Sunday, September 29, 2019

Four films hopefully coming to a theatre near you

Here are four capsule reviews of films I saw recently at New York art house cinemas, which may or may not be coming to a cinema in the Detroit-Windsor area, with the caveat that some of these may end up at the Windsor International Film Festival Nov. 1 – 10, getting underway in just a month’s time!

The Load (Ognjen Glavonić) is a 2018 Serbian film that takes place during the Bosnian War in the early 1990s. Valada, played by Leon Lučev, gets hired to drive a truck from Kosovo – site of massive NATO bombing – to Belgrade. He doesn’t know what’s in the van (he doesn’t ask employers) and must navigate through treacherous and bombed out roads to the capital. The film has been compared to The Wages of Fear (Henri-Georges Clouzet, 1953) but other than driving a truck on a perilous journey it isn’t edge of seat stuff.  What it is is a nuanced emotional drama as the workaday stiff Valada prosaically carries out his assignment. The subtlety of the acting is what matters and Lučev puts in an exceptional performance. 

Justin Chon’s Ms. Purple delves into the world of an estranged Asian-American family in Los Angeles. Kasie (Tiffany Chu) must resort to prostitution to pay for her dying father’s care while her layabout brother Carey (Teddy Lee) is ambivalent about pitching-in. The film is entitled “Purple” for an obvious on screen reference but the movie is thematically a noir, pitting good against evil in a maelstrom of corruption in Koreatown’s underworld.

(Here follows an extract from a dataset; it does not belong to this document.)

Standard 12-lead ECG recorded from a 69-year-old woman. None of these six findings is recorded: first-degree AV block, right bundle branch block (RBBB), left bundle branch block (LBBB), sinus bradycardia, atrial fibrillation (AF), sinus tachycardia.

Great directing and acting.

Loro is yet another extravagant - and in some ways a choreographed masterpiece – by Paolo Sorrentino, a depiction of the gluttony of over the top materialism among Italy’s extreme upper class. In this case the subject is disgraced former Italian Prime Minister Silvio Berlusconi and his crowd of handlers and groupies (Loro is Italian for “them”). Like his 2013 film The Great Beauty, the director is obsessed with the theatre of the decaying elite, rotting before our eyes like overripe fruit, and he shows this through immense displays of bacchanalia. Berlusconi, played by Toni Servillo, comes across as not just corrupt but as an exceedingly charming and persuasive showman, though his speech about being representative of capitalism is nothing but the director’s, who co-wrote the script, own left wing political cant.

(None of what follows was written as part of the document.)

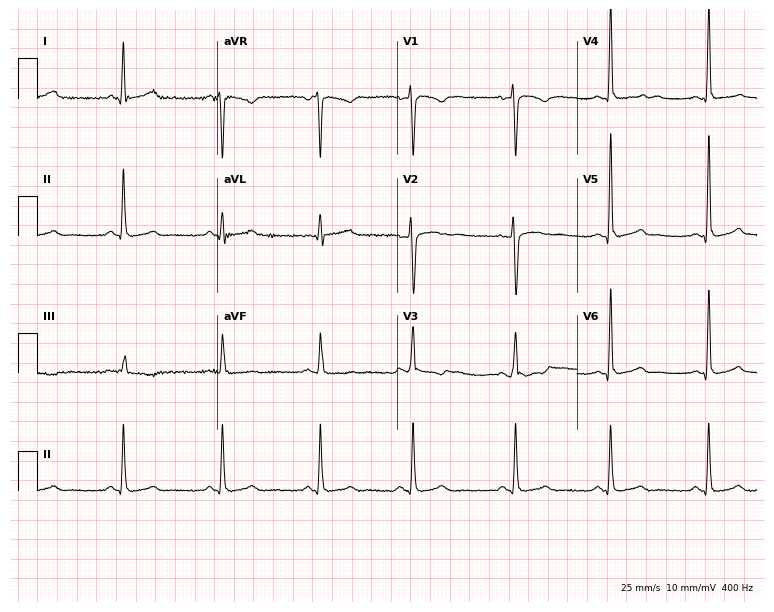
12-lead ECG (7.3-second recording at 400 Hz) from a 33-year-old female. Labelled as a normal ECG.

Miles Davis: Birth of the Cool is director Stanley Nelson’s tribute to perhaps the greatest modern jazz musician. Nelson covers all the bases in this almost two-hour long film, from the little-known story of Davis growing up in a household of combative parents in East St. Louis, to his joining the Billy Eckstine band and his meeting Charlie Parker and Dizzy Gillespie. The film is best at pointing out the divide between Davis’s irascible and exceedingly cold exterior and the sublime emotional warmth of his songs, notably on cuts on the revolutionary albums Kind of Blue and Sketches of Spain. It also doesn’t spare Davis of his well-known personal flaws, indeed bad treatment of women including assaults, and his waves of drug addiction, remerging in the modern rock era as a jazz fusion artist. Strong interviews with various jazz greats (Herbie Hancock, Archie Shepp, Wayne Shorter, among others) give poignant comment, the one flaw being Davis’s most beloved wife Frances Davis who obviously can’t be accused of false modesty.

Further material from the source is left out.